A 15-minute narrative at 140 WPM is 2,100 words. This is the format used for corporate-collapse stories, complex multi-act historical narratives, and investigative formats where the payoff requires building a case over time.

At this length the script is doing a significant amount of structural work. The minimum re-hook count is three: at 90 seconds, at 5 minutes, and at 9-10 minutes. Each re-hook should use fresh language and re-state the stakes from a slightly different angle. Repeating the same forward-tease phrasing across multiple re-hooks trains viewers to tune them out.

Chapter structure is essential at this length. A 15-minute video without chapters has a higher drop-off rate because viewers who lose the thread at the 6-minute mark have no on-ramp back into the narrative. With 6-8 well-titled chapters, those viewers can skip to the next beat and remain engaged. The chapter timestamps guide covers the specific formatting rules.

At 2,100+ words, the script is also long enough that AI-tell density becomes a real risk. Models generating a 2,100-word script in a single pass will cluster certain phrases and patterns that are not visible at the paragraph level but are obvious at the full-script level. Running a deterministic AI-tell check before finishing the script is worth doing. See the AI tells guide for the specific patterns to catch.

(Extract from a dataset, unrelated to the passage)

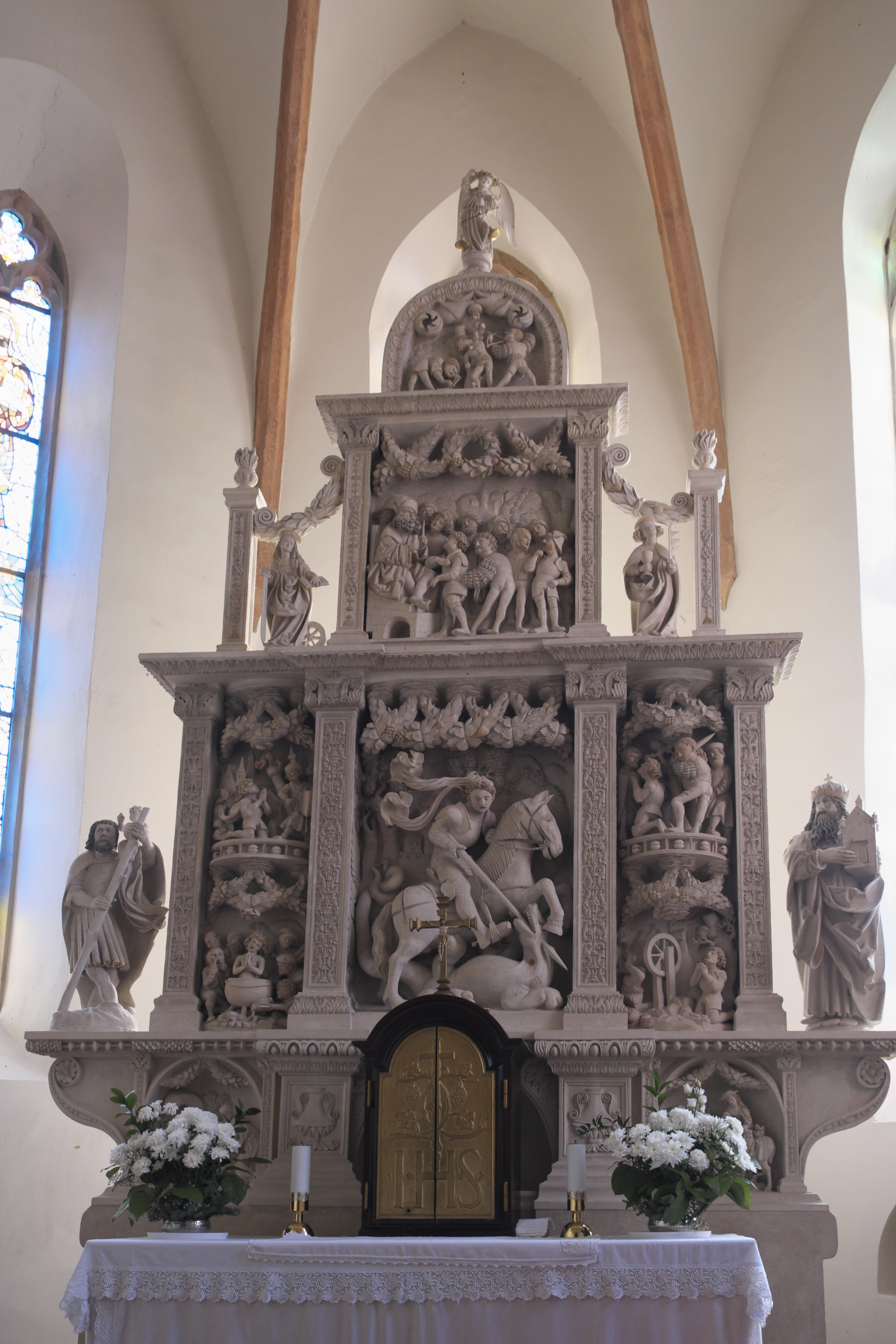 Katholische Pfarrkirche St. Georg in Svätý Jur (Slowakei), Georgsaltar aus weißem Sandstein von 1527

Script length and re-hook placement together

The re-hook cadence is not a separate decision from script length. It is a structural feature of the script that should be planned at the same time as the word count target.

A practical way to think about it: place a re-hook at every 200-250 words of narration for long-form content, starting at the 200-word mark. For a 2,100-word script, that means re-hooks at roughly 200, 500, 900, 1,400, and 1,800 words. Not every one of those has to be a full re-hook structure. Some can be a single forward-look sentence. But the rhythm of re-commitment every 200-250 words keeps the AVD curve flat across the second half of the video.

The table below summarizes the target ranges:

| Format | Video length | Target word count | Re-hooks needed | |---|---|---|---| | Short | ~60 seconds | 100-150 words | None | | Explainer | 4-6 minutes | 560-840 words | 1 (at ~90 seconds) | | Narrative | 8-12 minutes | 1,120-1,680 words | 2 (90 seconds, 4 minutes) | | Deep-dive | 13-17 minutes | 1,820-2,380 words | 3+ (90 seconds, 5 minutes, 9-10 minutes) |

The overwriting trap

The instinct when writing for a longer video is to write more. The error this produces is scripts that are padded with context the viewer did not ask for, context-setting that arrives too late, and transitions that restate what was just said rather than promising what comes next.

A 2,100-word deep-dive script that is tight is harder to write than a 2,800-word script that rambles. The discipline of hitting the word count target without padding is what forces the cuts that improve retention. If you are consistently writing 20-30% over the target word count, the script is doing repetitive work that the viewer will fast-forward through. That fast-forwarding registers as a drop in the AVD even if the viewer never actually leaves.

Word count targets are a floor and a ceiling, not just a ceiling. Hitting the floor means every section is earning its time. Hitting the ceiling means the pacing never drags.